It is not that the scientific evidence reveals proteins to be particularly unlikely on evolution. Proteins are not known to be any less likely to have evolved than, say, DNA repair mechanisms, cellular signal transduction, the electron transport chain, neurons, cardiovascular systems, mice or blue whales. But proteins are a bit more amenable to analysis. As mysterious and difficult as proteins are, molecular biology can at least provide some data on their supposed evolution. In the digital molecular world experiments can show how profoundly evolutionary expectations have failed, and how much more faith required to continue with the theory.
One way to understand how unlikely is protein evolution is in their sensitivity to change. Proteins generally do not tolerate much change to their design. Their designs can vary, but not much. In the vast universe of all possible protein designs, they are not vast oceans but more like the tiny holes in a golf course. This evidence indicates the evolutionary process is unlikely to find them.
Another way to understand protein evolution is to start at the beginning rather than the end. That is, rather than analyzing nature’s proteins, one can start with a non functional, random chain of amino acids to see how easily it can migrate toward functional proteins via evolution’s processes of natural selection or drift. These experiments confirm that the evolution of a protein is scientifically unlikely.
Such experiments reveal what seemed rather obvious from biochemistry: evolutionary schemes are not likely to find the highly complex protein designs we find in nature. The results of such experiments fall short of anything close to the real thing. The resulting sequences of amino acids look nothing like what we find in nature, and the resulting functions are orders of magnitude short of what real proteins do.
In fact, such experiments typically need all kind of advantages to show much progress. For instance, some experiments only attempt to evolve a part of a protein, while the rest of the protein is already at nature’s design at the beginning of the experiment. And some experiments apply artificial selection on low levels of trivial functions which otherwise would not improve fitness at the organismal level.
But even with these advantages the results demonstrate the failure of evolutionary expectations. Unfortunately, evolutionists are less than forthright in their representation of what science is telling us. For example, here is how one journal paper reported its results:
By extrapolation, we estimated that adaptive walking requires a library size of 10^70 [a one followed by 70 zeros] with 35 substitutions to reach comparable fitness. Such a huge search is impractical and implies that evolution of the wild-type phage must have involved not only random substitutions but also other mechanisms, such as homologous recombination.

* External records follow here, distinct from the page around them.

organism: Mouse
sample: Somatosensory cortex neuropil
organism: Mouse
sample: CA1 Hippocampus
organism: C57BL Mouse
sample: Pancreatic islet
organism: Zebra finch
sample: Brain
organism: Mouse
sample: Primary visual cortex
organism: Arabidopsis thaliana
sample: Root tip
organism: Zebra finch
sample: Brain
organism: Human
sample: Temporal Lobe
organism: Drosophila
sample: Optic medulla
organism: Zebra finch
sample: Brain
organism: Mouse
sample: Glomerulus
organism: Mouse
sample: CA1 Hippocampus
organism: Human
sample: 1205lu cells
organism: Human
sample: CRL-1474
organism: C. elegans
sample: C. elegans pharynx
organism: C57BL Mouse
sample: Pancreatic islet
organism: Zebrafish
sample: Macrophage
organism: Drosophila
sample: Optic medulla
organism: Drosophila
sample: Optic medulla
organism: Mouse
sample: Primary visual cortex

Here the evolutionists must admit the obvious, that the envisioned protein evolution via gradual changes and natural selection does not work. In fact it is ridiculously unrealistic. But they then deny the gravity of the problem. With nothing but speculation they resolve their astronomical long shot with “other mechanisms” such as homologous recombination.

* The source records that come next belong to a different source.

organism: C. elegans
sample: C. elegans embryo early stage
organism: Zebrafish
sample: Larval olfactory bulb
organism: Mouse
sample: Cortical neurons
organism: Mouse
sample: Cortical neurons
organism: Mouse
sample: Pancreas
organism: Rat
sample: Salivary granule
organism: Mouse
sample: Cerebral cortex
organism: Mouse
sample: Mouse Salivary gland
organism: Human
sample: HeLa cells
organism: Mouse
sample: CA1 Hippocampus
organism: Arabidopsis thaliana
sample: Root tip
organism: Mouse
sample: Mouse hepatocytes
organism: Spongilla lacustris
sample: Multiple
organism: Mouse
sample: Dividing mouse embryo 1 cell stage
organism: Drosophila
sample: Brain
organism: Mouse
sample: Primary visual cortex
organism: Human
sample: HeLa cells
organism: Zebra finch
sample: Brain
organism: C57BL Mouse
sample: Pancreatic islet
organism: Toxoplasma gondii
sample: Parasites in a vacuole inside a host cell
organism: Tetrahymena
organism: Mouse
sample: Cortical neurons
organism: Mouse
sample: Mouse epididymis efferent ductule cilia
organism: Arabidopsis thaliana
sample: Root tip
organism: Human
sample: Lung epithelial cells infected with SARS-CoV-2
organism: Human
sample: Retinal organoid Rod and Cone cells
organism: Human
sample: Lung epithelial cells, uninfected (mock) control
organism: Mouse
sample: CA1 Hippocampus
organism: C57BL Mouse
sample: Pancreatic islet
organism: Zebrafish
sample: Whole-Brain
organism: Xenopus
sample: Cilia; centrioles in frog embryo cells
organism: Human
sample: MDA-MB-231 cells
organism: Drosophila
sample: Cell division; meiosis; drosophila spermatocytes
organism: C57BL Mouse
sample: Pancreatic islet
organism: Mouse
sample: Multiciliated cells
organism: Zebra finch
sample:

It is one of the great tragedies of our time that most people lack the scientific training to appreciate the incredible absurdity of evolutionary thought. The suggestion that homologous recombination could resolve this astronomical long shot is the height of absurdity. This is not hyperbole.

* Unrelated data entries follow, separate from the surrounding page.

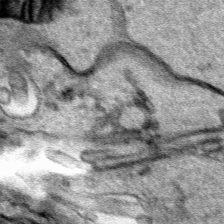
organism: Human
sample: Mitochondria in HCT116 cells
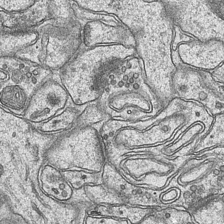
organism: Mouse
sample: CA1 Hippocampus
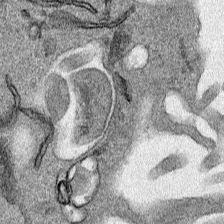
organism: Human
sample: Mitochondria in HCT116 cells
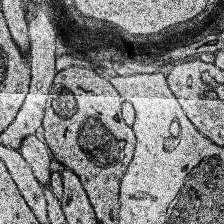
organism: Human
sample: Temporal Lobe
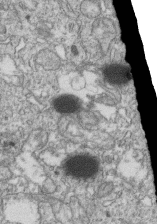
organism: Human
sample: HeLa cell HIV synapse
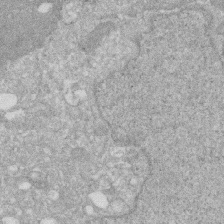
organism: Human
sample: HIV infected U937 cells
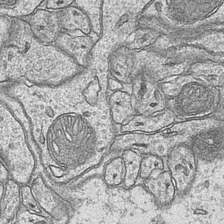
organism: Mouse
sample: CA1 Hippocampus
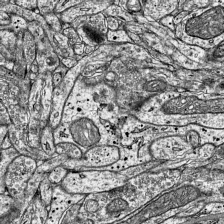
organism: Mouse
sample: Visual Cortex
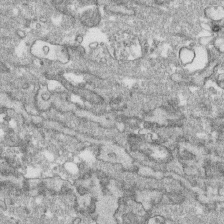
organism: Human
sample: CRL-1474
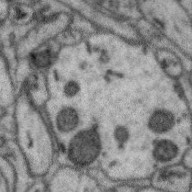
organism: Zebra finch
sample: Brain
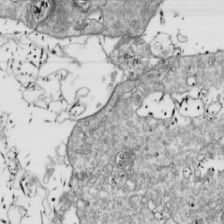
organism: Drosophila
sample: Cell division; meiosis; drosophila spermatocytes
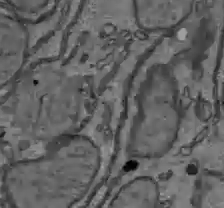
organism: C57BL Mouse
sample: Liver
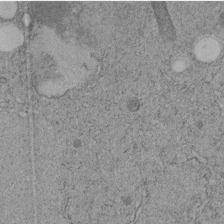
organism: C. elegans
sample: C. elegans embryo early stage
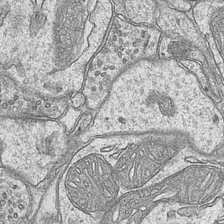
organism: Mouse
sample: CA1 Hippocampus
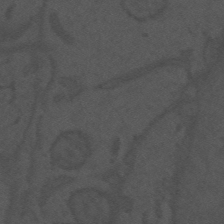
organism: Mouse
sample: Suprachiasmatic nucleus
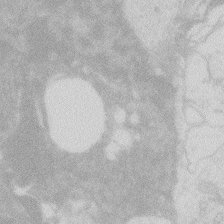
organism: Zebrafish
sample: Macrophage
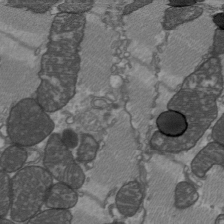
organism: C57BL Mouse
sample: Heart
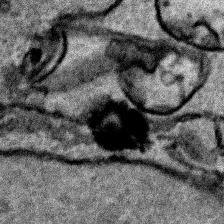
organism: Human
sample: Mitochondria in HCT116 cells
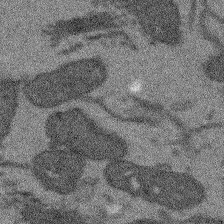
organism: Arabidopsis thaliana
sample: Root tip
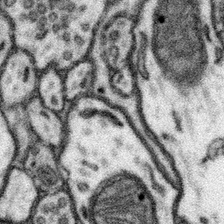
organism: Mouse
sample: Somatosensory cortex neuropil
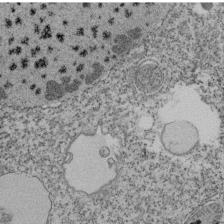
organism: Tetrahymena
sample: Cilia in tetrahymena
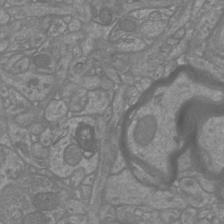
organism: Mouse
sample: Cortical neurons
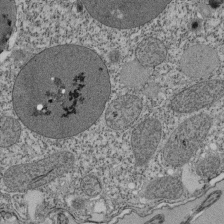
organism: Tetrahymena
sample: Cilia in tetrahymena
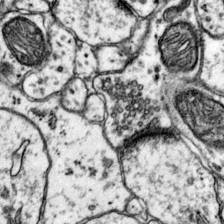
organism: Mouse
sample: Primary visual cortex
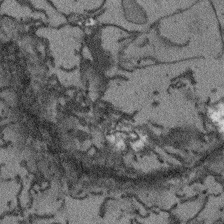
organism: Arabidopsis thaliana
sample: Root tip
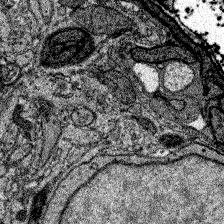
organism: Zebrafish
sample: Larval olfactory bulb
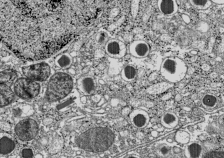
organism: C57BL Mouse
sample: Pancreatic islet
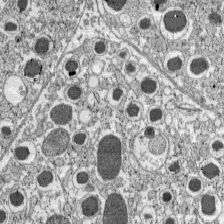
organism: C57BL Mouse
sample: Pancreatic islet
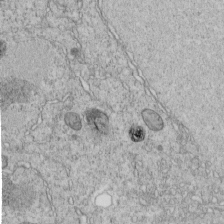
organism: C. elegans
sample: C. elegans embryo early stage
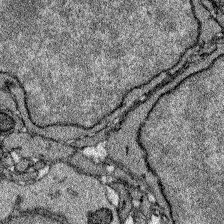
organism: Zebrafish
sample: Larval olfactory bulb
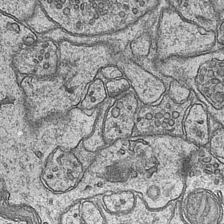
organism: Mouse
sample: CA1 Hippocampus

What cannot be solved with a library size of 10^70 is not magically going to be resolved with homologous recombination. And this is not to mention that homologous recombination would not have even existed when proteins first evolved. Indeed, an army of specialized proteins is required before homologous recombination is even possible. If homologous recombination was the key to evolving proteins, then aircraft carriers were the key to winning the battle of Trafalgar.
Indeed, it is a difficult task to describe the immense magnitude of this evolutionary folly. Here’s my attempt: It would be like throwing a paper airplane from the top of a skyscraper and explaining that it will make a hole-in-one at a golf course on the other side of town. On second thought, that still does not do the job—the evolutionary folly is far greater than this.